CN113735213A

CN113735213A - Novel power-enhanced evaporation focusing solar seawater desalination device

Info

Publication number: CN113735213A
Application number: CN202111170499.7A
Authority: CN
Inventors: 苏春建; 张敏; 郭宇航; 刘宇曦; 郭素敏; 李雪梦; 王帅本; 李广震; 赵栋; 王瑞; 张国松; 娄淑梅; 张强; 姚燕安
Original assignee: Shandong University of Science and Technology
Current assignee: Shandong University of Science and Technology
Priority date: 2021-10-08
Filing date: 2021-10-08
Publication date: 2021-12-03
Anticipated expiration: 2041-10-08
Also published as: CN113735213B

Abstract

The invention discloses a new type of focusing solar seawater desalination device with enhanced power evaporation. The pipe is connected to the seawater storage tank, the right end is connected to the condensing coil through the second pipe of the absorption pipe, the other end of the condensing coil is connected to the fresh water storage tank through the fresh water collection pipe, the condensing coil is located inside the water-cooled condenser, and the upper part of the fresh water storage tank passes through The second exhaust pipe is connected to the low-pressure pump (2), and the lower end is connected to the fresh water outlet. The lower part of the water-cooled condenser is connected with a cold seawater inlet pipe, the upper part is connected with a seawater outlet pipe, and the other end of the seawater outlet pipe is connected with a seawater storage tank. The upper part of the seawater storage tank is connected with the low-pressure pump (1) through the first exhaust pipe. The device strengthens the evaporation of seawater, improves the water production rate of the device, and makes full use of the latent heat of condensation of water vapor to improve the utilization rate of solar energy.

Description

Novel power-enhanced evaporation focusing solar seawater desalination device

Technical Field

The invention relates to the technical field of seawater desalination, in particular to a novel power-enhanced evaporation focusing solar seawater desalination device.

Background

Steam of traditional disk solar still condenses on the apron, and the latent heat of condensation of vapor makes the temperature rise of glass apron to reduced the difference in temperature between the evaporation surface of water and the condensation surface, weakened the production rate of surface of water steam, and then reduced the water yield and the utilization efficiency of energy of distiller, make disk solar still's water yield lower. The total heat capacity of the conventional solar distillation apparatus is too large, thereby reducing the efficiency of increasing the temperature of water in the tray, and reducing the water outlet time and water yield of the apparatus. The seawater in the plate evaporates, rises to the cover plate to be condensed, latent heat is released, heat is finally dissipated to the atmosphere through the cover plate, heat loss is large, efficient utilization of solar energy is not facilitated, the process is related to water yield in unit time, the larger the water yield is, the more the heat is dissipated to the atmosphere, the higher the speed of taking away the heat in the seawater is, and further improvement of the water body temperature is limited. It would be beneficial to increase the water production rate of the device if the rate of heat loss at the cover plate could be controlled or the latent heat of condensation of the water vapor could be recycled rather than wasted. Therefore, a new seawater desalination device needs to be designed to enhance the evaporation of seawater, improve the water yield of the device, fully utilize the latent heat of condensation of water vapor and improve the utilization rate of solar energy.

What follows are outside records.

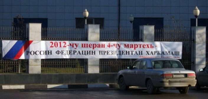 Баннер, информирормирующий население о предстоящих выборах Президента России на чеченском языке
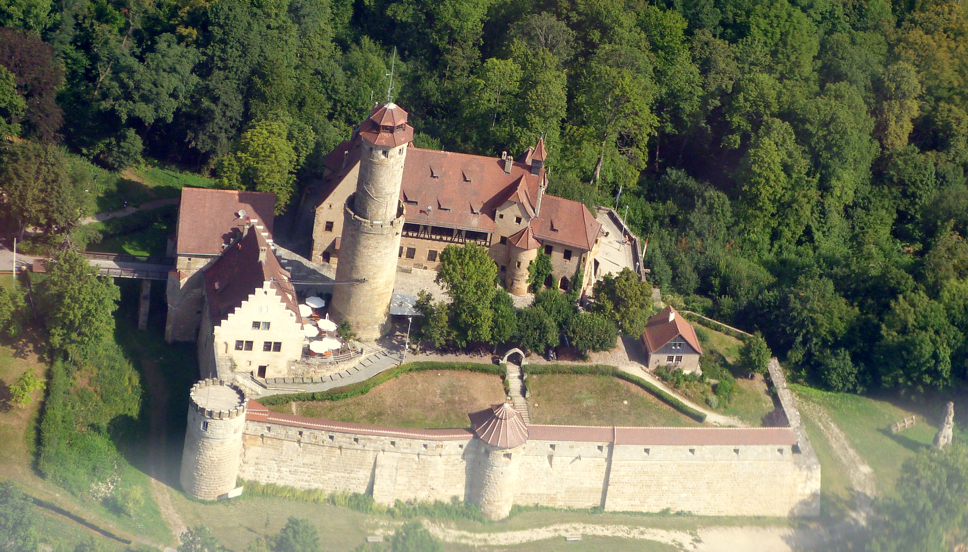 Altenburg aus dem Flugzeug aufgenommen
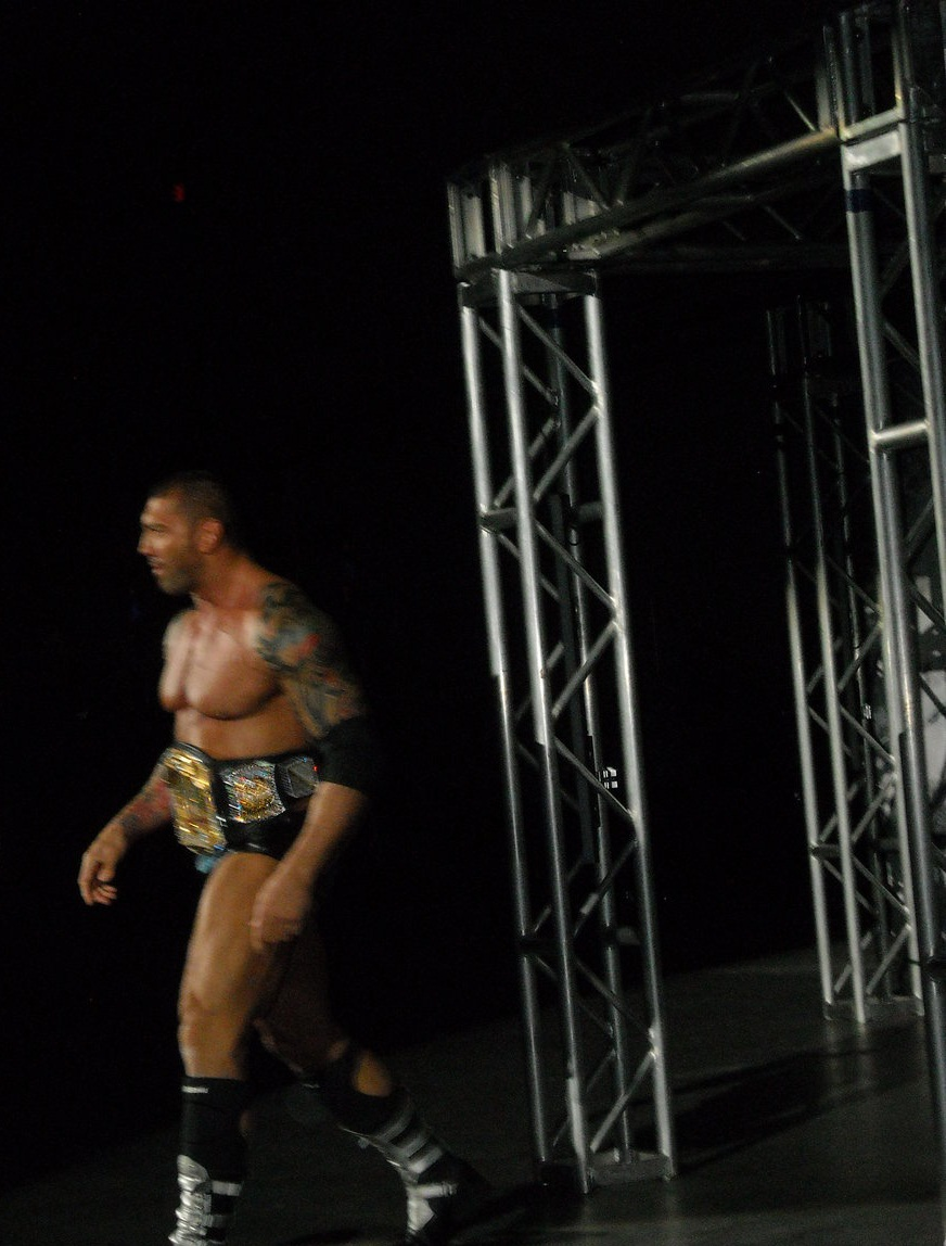 Road To Wrestlemania 2010
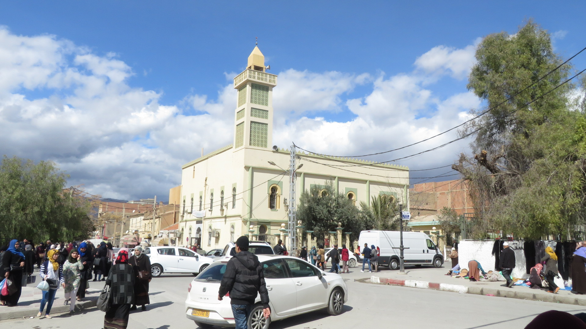 Al Atik mosquée Batna
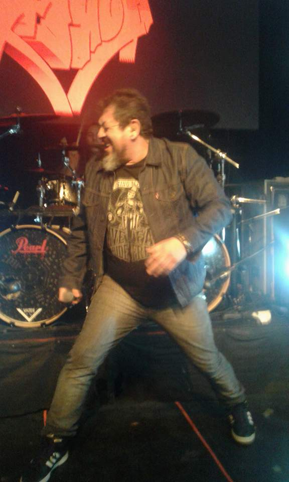 La banda argentina de thrash Horcas, dando un concierto en vivo.
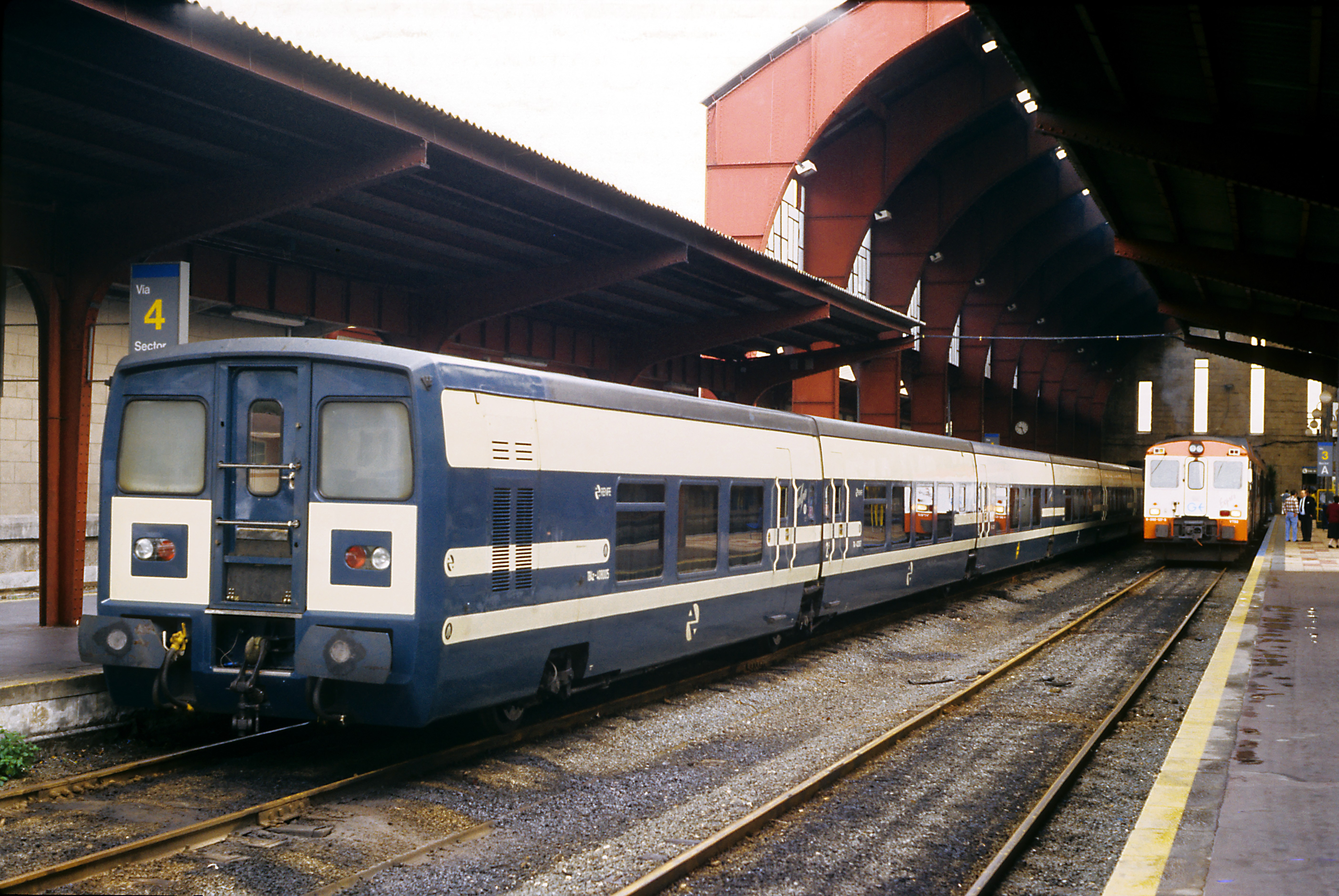 Talgo-4-Wagenzug, erkennbar an den im Vergleich zu den Folgebauarten deutlich größeren Seitenfenstern, den nach innen öffnenden Klapptüren und dem nicht umspurbaren Laufwerk. Die Talgo Pendular waren mit dem Beginn der Serienlieferung 1980 die ersten Regelfahrzeuge in Spanien ohne das alte Dreilichtschlusssignal mit zwei roten Lampen oben und einer dritten in Fahrtrichtung unten rechts (das auch bei den »Civia«-Triebzügen noch nach 2000 vorgesehen wurde). EDV-Nummern gibt es bei Renfe-Talgo-Fahrzeugen erst seit der Einführung der einheitlichen UIC-Beschriftung, die sechsstellige Talgonummer bildet seitdem die sechste bis elfte Stelle.Rechts ein Dieseltriebzug der Reihe 592.
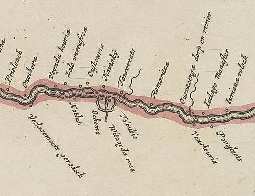 Фрагмент карты Северной Двины в районе Котласа. Карта издана в Амстердаме в 1700
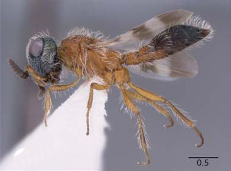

Increasing the vacuum of the system enables the seawater to boil at a lower temperature, further reducing the heat lost by convection and radiation. But due to the lower steam pressure generated, it is not advantageous for these vapours to condense inside the condensation coil. The lower the vacuum level, the more vapor that cannot condense is carried away by the vacuum pump. Therefore, a reasonable vacuum range must be selected, which is optimal when the vacuum is maintained to boil the seawater at 80-85 ℃. The chinese patent No. CN200910197518.8 discloses a low-pressure solar seawater desalination device using an ejector, wherein the low-pressure vacuum of the whole system is formed by the self-weight of seawater, so the vacuum degree of the system is not easy to control. The invention can control the vacuum degree in a reasonable and stable range by using the low-pressure pump in the system, ensures that the seawater boils at about 80 ℃, stabilizes the generation rate of water surface steam, and greatly improves the water yield of unit area.

Disclosure of Invention

The invention aims to provide a novel focusing solar seawater desalination device with power-enhanced evaporation aiming at the defects and shortcomings of the prior art. The device makes the pressure in the solar absorption pipe lower than the atmospheric pressure of the environment by using the low-pressure pump in the system, so as to reduce the boiling temperature of seawater, strengthen the evaporation of seawater, simultaneously reduce the convection and radiation heat loss of the solar absorption pipe to the environment, be beneficial to improving the water yield of the device, simultaneously recycle the seawater used for condensing water vapor in the condenser, preheat the seawater about to enter the absorption pipe by using the latent heat of steam condensation, drive the seawater to further evaporate, fully utilize the latent heat of condensation of the water vapor, and overcome the defect that the heat energy in the prior art is not fully utilized.

The technical scheme adopted by the invention for solving the technical problems is as follows: a novel power-enhanced evaporation focusing solar seawater desalination device mainly comprises a focusing solar heat collector, a solar absorption tube, a water-cooled condenser, a fresh water storage tank, a seawater storage tank, a low-pressure pump and the like. The solar energy absorption pipe is arranged on the focal line of a groove-shaped paraboloid focusing heat collector of the focusing type solar heat collector, the left end of the solar energy absorption pipe is connected with the seawater storage tank through the first pipeline of the absorption pipe, seawater enters the solar energy absorption pipe from the seawater storage tank through the first pipeline of the absorption pipe, and the temperature of the seawater is increased to reach about 80 ℃ by absorbing solar energy. The right end of the solar absorption tube is connected with a condensing coil through a second pipeline of the absorption tube, the other end of the condensing coil is connected with a fresh water storage tank through a fresh water collecting tube, and the condensing coil is positioned inside the water-cooled condenser. The upper part of the fresh water storage tank is connected with the low-pressure pump (II) through a second exhaust pipe, and the lower end of the fresh water storage tank is connected with a fresh water outlet. The lower part of the water-cooled condenser is connected with a cold seawater inlet pipe, the upper part of the water-cooled condenser is connected with a seawater outlet pipe, and the other end of the seawater outlet pipe is connected with a seawater storage tank. The upper part of the seawater storage tank is connected with a low-pressure pump (I) through a first exhaust pipe.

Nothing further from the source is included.